Research

MTurk Research by UK’s Gatton College Faculty Making Waves

photo of data farm

LEXINGTON, Ky. (Oct. 15, 2018) University of Kentucky Gatton College of Business and Economics Assistant Professor of Accountancy Sean A. Dennis and doctoral student Chris Pearson, along with Brian M. Goodson of Clemson University, have released cutting-edge research that investigates the recent data contamination issue on Amazon’s Mechanical Turk platform. Commonly called "MTurk," the platform allows individuals to become an on-demand employee and be paid a nominal fee for completing simple tasks, such as academic or marketing surveys.

The online "MTurk panic," as it has been widely referred to, began when University of Minnesota psychology graduate student Max Hui Bai observed a "quality drop" on the platform. He posted in a Facebook group for psychology researchers, which prompted an investigation and speculation that bots were the culprit. Coincidentally, Dennis and Pearson had been looking into the issue weeks before Bai posted on the social networking site.

According to Dennis, he and his colleagues stumbled upon the problem accidentally. “We've been running experiments on Turk for several years. But, with our most recent data collection, we noticed more noise in our data than we've ever seen before,” he explained.

For example, after running an experiment, one thing the team noticed in their data set right away was that, “A lot of responses to the open response questions we'd asked were just bad. Some were one-word answers, some were incoherent English, some of them were pretty clearly copied and pasted from other parts of the internet.”

To identify the issue, the team used reverse geocoding. Reverse geocoding is the process of reverse coding a location from longitude and latitude coordinates back to a readable address or place. They analyzed large sets of unique IP addresses along with duplicate GPS coordinates, and found that each of these IP addresses traced back to a "server farm," or data center, and virtual private server (VPS) provider.

Dennis explained that when Pearson ran the IP addresses through various tracker websites, they were showing up as having strange internet service providers and strange organizations associated with them. “That was odd because normally the ISP comes through as something that we'd recognize like Verizon or AT&T or something you'd see on an internet bill. And we were seeing things like 'Joe's Data Center' and 'ColoCrossing.' We didn't know exactly what that meant, but when we looked into it, we figured out that they were actually server farms,” he said.

The group then found that these server farm responses were significantly lower in quality than other responses. Removing these "contaminated" responses has enabled several researchers to draw more accurate conclusions from otherwise unusable data sets.

Dennis and Pearson's paper, "MTurk Workers' Use of Low-Cost 'Virtual Private Servers' to Circumvent Screening Methods: A Research Note," was released on the Social Science Research Network (SSRN) on Aug. 17, 2018. The paper analyzes survey meta-data, examines MTurk participants’ open responses, and develops techniques to determine the reliability.

According to the paper's abstract, they found "alarming proportions of participants who circumvented several accepted sample screening methods. These ‘imposters’ provided responses through VPS that concealed their physical locations, thereby rendering conventional location screening methods useless."

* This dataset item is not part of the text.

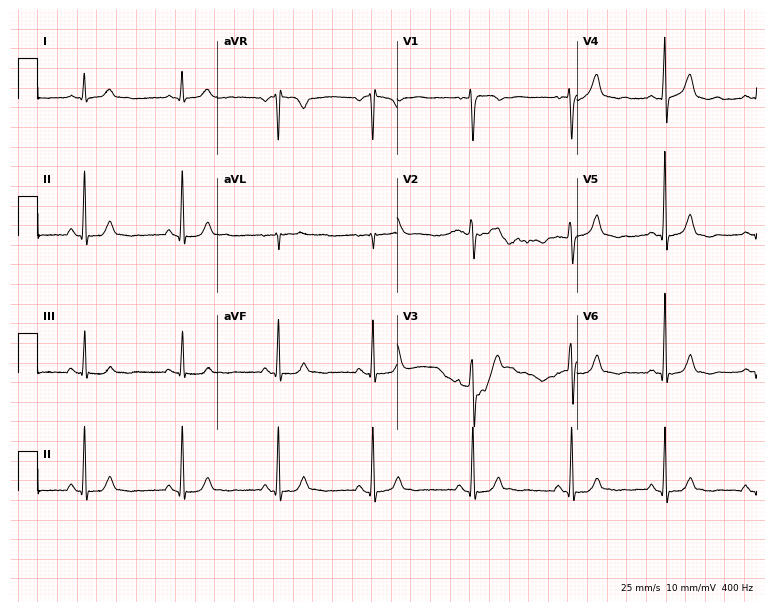
12-lead ECG from a man, 46 years old. Recorded interpretation: within normal limits.

Since its release on SSRN, the paper has received over 1,000 downloads and 5,000 abstract views and it is being cited and linked on message boards across the internet as an effective fix for the issue.

This cutting-edge research is linking UK and the Gatton College with the important issue of automated programs mimicking human behavior. This topic has garnered significant attention among the academic community and the press.

“We really meant for this to be part of a conversation about ongoing efforts that will be necessary to preserve the integrity of the Turk platform because it will inevitably be abused,” Dennis said. “There is no silver bullet solution that we're going to be able to identify today that will work in perpetuity. We view this as part of an ongoing conversation between the academic community and developers who actually have the tools to fix this.”